We'll be using the Dag pd
helper which makes it easier to deal with pandas
table in beavers.
First we define two source streams, made of pandas.DataFrame
:
from beavers import Dag
dag = Dag()
price_source = dag.pd.source_df(dtypes=price_dtypes, name="price")
etf_composition_source = dag.pd.source_df(
dtypes=etf_composition_dtypes, name="etf_composition"
)
Then we keep track of the latest value for each source stream:
price_state = dag.pd.latest_by_keys(price_source, ["ticker"])

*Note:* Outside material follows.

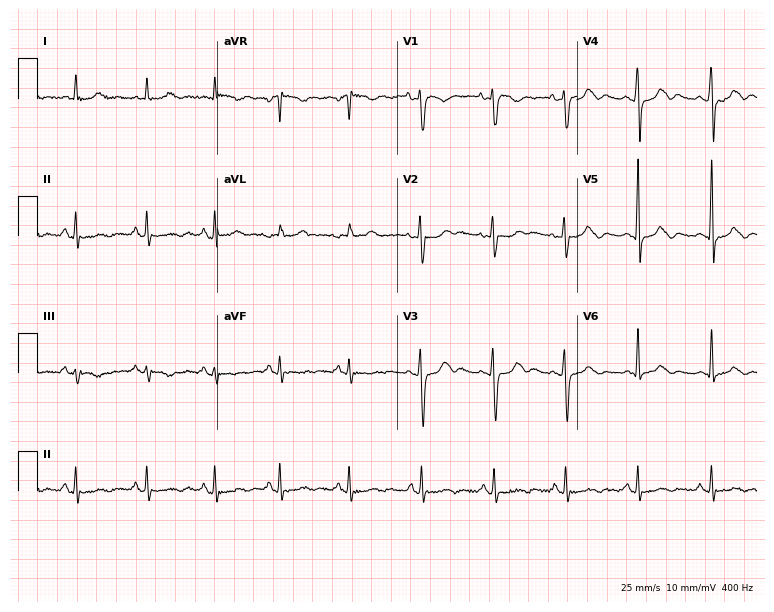
12-lead ECG from a 50-year-old female patient. Screened for six findings — first-degree AV block, right bundle branch block, left bundle branch block, sinus bradycardia, atrial fibrillation, sinus tachycardia — none is recorded.

etf_composition_state = dag.pd.latest_by_keys(
etf_composition_source,
["etf", "ticker"],
)
Lastly we put together the share prices and ETF composition:
etf_value_state = dag.state(calculate_etf_value).map(
etf_composition_state,
price_state,
)
And that's it:
price_source.set_stream(price_table)
etf_composition_source.set_stream(etf_composition_table)
dag.execute()
pd.testing.assert_frame_equal(etf_value_state.get_value(), etf_value_table)